Medium-sized companies: Strengths and weaknesses
Medium-sized enterprises tend to be sufficiently small to be nimble but big enough to be resilient to economic shocks. Indeed, with less than half of all start-up companies lasting for more than five years, those that have thrived sufficiently to reach this stage of development are likely to be fairly robust organisations. Many companies in this segment have carved out a niche role in their market and are unable or unwilling to expand further. On the positive side, this may be due to the fact that their role is so specialised that there is simply no room to expand. A more negative reason may be that such companies are unable to access the funds necessary to fund expansion.
However, other companies in this market segment may simply be “passing through,” being in the early stage of development on the way towards becoming a large cap company. Every company has to start somewhere, even Google, which in February 1999 was a micro-company with just 8 employees although it officially became a small company as employee numbers rose above 10 in the course of the year.
Medium-sized companies are able to reap the rewards from changes in the business environment where new technologies and the rise of globalisation have reduced the importance of economies of scale. In the past, manufacturing companies would generate a lot of their output using internal production processes but today they are likely to outsource tasks to external suppliers in order to economise on R&D and reduce the lead-time for new products. For example, specialist tasks such as 3D printing can be outsourced to small-scale specialist companies, which can quickly produce items for large manufacturers at relatively little cost.
But for all the positives, there are a range of disadvantages which may hamper the expansion of SMEs. As noted above, lack of financing is often a major constraint. This is particularly problematic in view of the fact that smaller companies are reliant on bank finance which has dried up in the wake of the recent banking crisis. Part of the problem in this regard is that financial institutions simply do not have the capacity to assess the creditworthiness of smaller enterprises without incurring significant costs. Moreover banks have become more risk averse as they attempt to rebuild their capital base, and as a result they are unable to differentiate between viable and non-viable firms. Consequently, they tend to treat many medium-sized firms in a similar fashion to smaller enterprises, which represents a lost opportunity for banks and is a source of frustration to entrepreneurs.

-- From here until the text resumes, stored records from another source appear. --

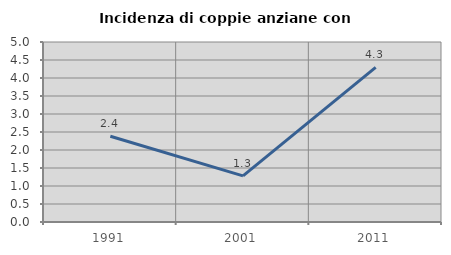
| Category | Incidenza di coppie anziane con figli |
|---|---|
| 1991.0 | 2.381 |
| 2001.0 | 1.282 |
| 2011.0 | 4.294 |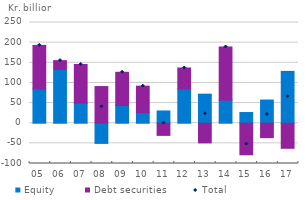
| Category | Equity | Debt securities |
|---|---|---|
| 05 | 85 | 108.2 |
| 06 | 133.8 | 21.5 |
| 07 | 49.8 | 95.9 |
| 08 | -50.1 | 91 |
| 09 | 43.9 | 82.5 |
| 10 | 26 | 66 |
| 11 | 30.4 | -30.2 |
| 12 | 84.8 | 52.3 |
| 13 | 72.1 | -48.8 |
| 14 | 57.2 | 132 |
| 15 | 26.5 | -78.4 |
| 16 | 57.5 | -35.8 |
| 17 | 128.7 | -62.3 |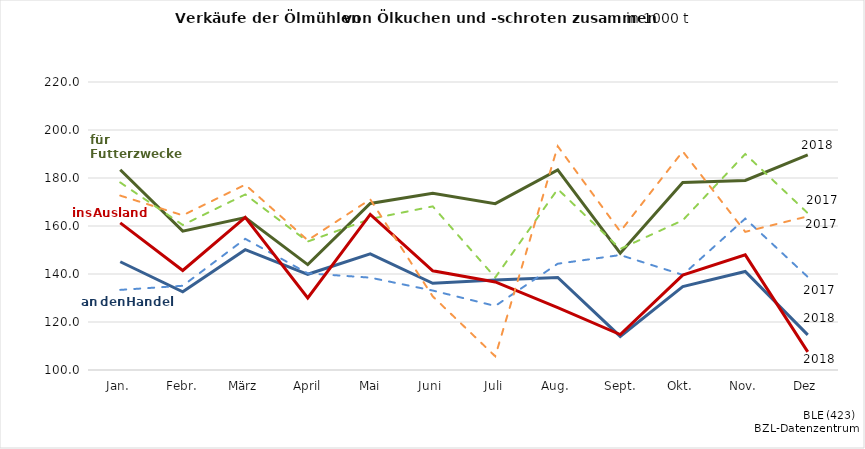
| Category | Series 0 | Series 1 | Series 2 | Series 3 | Series 4 | Series 5 |
|---|---|---|---|---|---|---|
| Jan. | 183.45 | 178.142 | 145.096 | 133.378 | 161.312 | 172.667 |
|  Febr. | 157.861 | 160.421 | 132.569 | 135.096 | 141.477 | 164.449 |
| März | 163.52 | 173.139 | 150.129 | 154.654 | 163.578 | 177.218 |
|  April | 143.921 | 153.526 | 139.88 | 140.276 | 129.994 | 154.058 |
|  Mai | 169.38 | 162.921 | 148.36 | 138.485 | 164.815 | 171.102 |
| Juni | 173.649 | 168.168 | 136.109 | 133.104 | 141.331 | 130.662 |
| Juli | 169.304 | 138.548 | 137.481 | 126.681 | 136.703 | 105.706 |
| Aug. | 183.384 | 175.375 | 138.534 | 144.278 | 126.001 | 193.236 |
|  Sept. | 148.692 | 150.45 | 113.998 | 147.904 | 114.768 | 157.697 |
| Okt. | 178.106 | 162.381 | 134.753 | 139.63 | 139.506 | 191.077 |
| Nov. | 178.991 | 190.002 | 141.045 | 163.075 | 147.968 | 157.571 |
| Dez | 189.644 | 165.355 | 114.654 | 138.78 | 107.552 | 164.027 |

Lack of access to finance also prevents many SMEs from generating sufficient scale to be competitive in global markets. Many medium-sized firms thus operate only in domestic markets, which has been particularly problematic for European firms in recent years given the weakness of domestic demand. The regulatory burden on SMEs is also much greater than on their larger counterparts, which can also act as an inhibiting factor for growth. This stems from the fact that the regulatory system is designed to serve the requirements of larger organisations, and SMEs generally do not have the resources to deal efficiently with high compliance costs, extensive paperwork and laws which proscribe certain activities. Governments have acted in recent years to try and reduce this burden but the administrative load is still a common complaint of entrepreneurs trying to expand their business in difficult economic circumstances.